For most people, Easter is a sign that spring has taken hold and the warm prospect of summer is just around the corner.

But for Tony Holland, the holiday marks the start of a seasonal headache.

Tasked with heading the Parades Commission two years ago, he has the job of arbitrating on Northern Ireland's long list of contentious parades.

He believes the commission, formerly led by Sir Alistair Graham, has been successful in what it was created to do.

"That is to produce decisions which, while not always acceptable to both sides of the community, have at least been understood as representing a way forward," he says.

What has been a sticking point is the reluctance of the Grand Lodge of the Orange Order to allow engagement by various lodges

Tony Holland

"I think in some areas, and I don't particularly want to name them - because you are almost creating a hostage to fortune in the future - there is no doubt the situation has improved.

"That may not always be down to the Parades Commission, it may be down to individuals within those areas, and more often that is the case than not."

The Parades Commission was set up in 1998 to make decisions on whether controversial parades should be restricted.

Mr Holland, whose background is in law, said he had noticed some residents' groups had realised there were members of the loyal orders who wanted to engage in dialogue.

"What has been a sticking point - and still is - is the reluctance of the Grand Lodge of the Orange Order to allow engagement by various LOLs (lodges) around the province.
Tony Holland:
Tony Holland: "Solution to Drumcree is not an impossibility"

"I think that is a great shame, because plainly the issue is engagement. The commission is obviously firm about this - it's part of the legislation and we have said from the start - as indeed did my predecessor - that engagement is the way forward."

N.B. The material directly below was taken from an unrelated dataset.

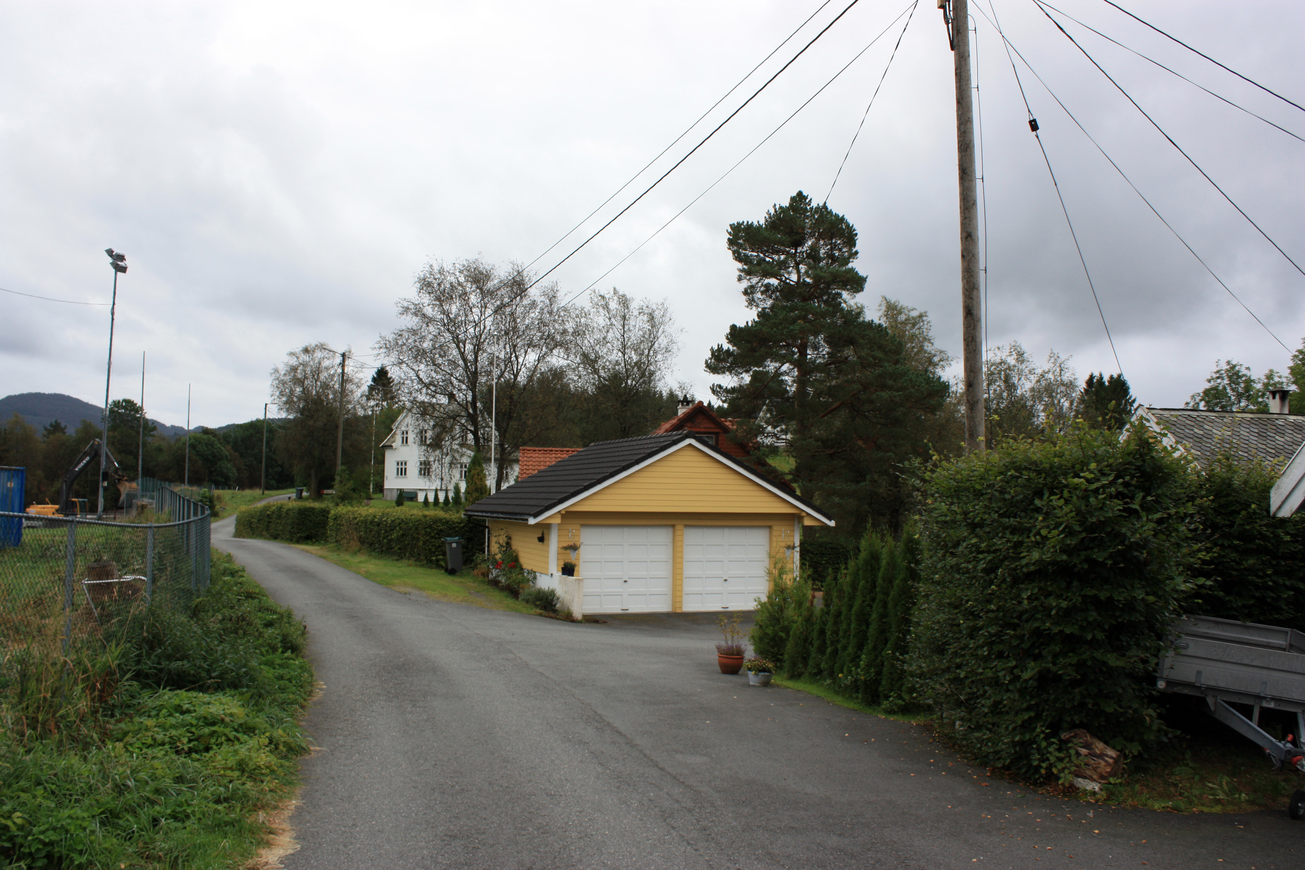 Sineset, Fana, Bergen.

He says the commission did more work during the winter than it had done in the summer.

"This is in terms of getting out and talking to people. We have had two very successful conferences, in the sense that we have involved both sides of the community in those conferences."

I believe a solution to Drumcree is not an impossibility - I think there are ways forward

Tony Holland

Mr Holland says the commission had optimism over parades in certain areas this summer, but in other areas there had been no engagement and even a withdrawal from engagement.

"Overall, I think that the situation will be no worse than last year, and hopefully might be better," he says.

"I believe that there are grounds for optimism in some areas. I think that one can be particularly optimistic when one looks at what happened in Derry."

The commission believes the accommodation reached there can be replicated in other contentious areas.

However, it is the Drumcree parade which is still the major sticking point.
Brian Currin
Brian Currin: Tried to broker agreement

Mr Holland says he does not feel the exit of South African lawyer Brian Currin, who was attempting to broker an agreement on the Drumcree parade, means there is no hope of an agreement over the dispute.

"Brian tried to his very best endeavours, and probably went beyond those, to find a solution. Obviously it was not to be," he says.

"I believe a solution to Drumcree is not an impossibility. I think there are ways forward. It is not for me at this stage to say how I see those ways forward.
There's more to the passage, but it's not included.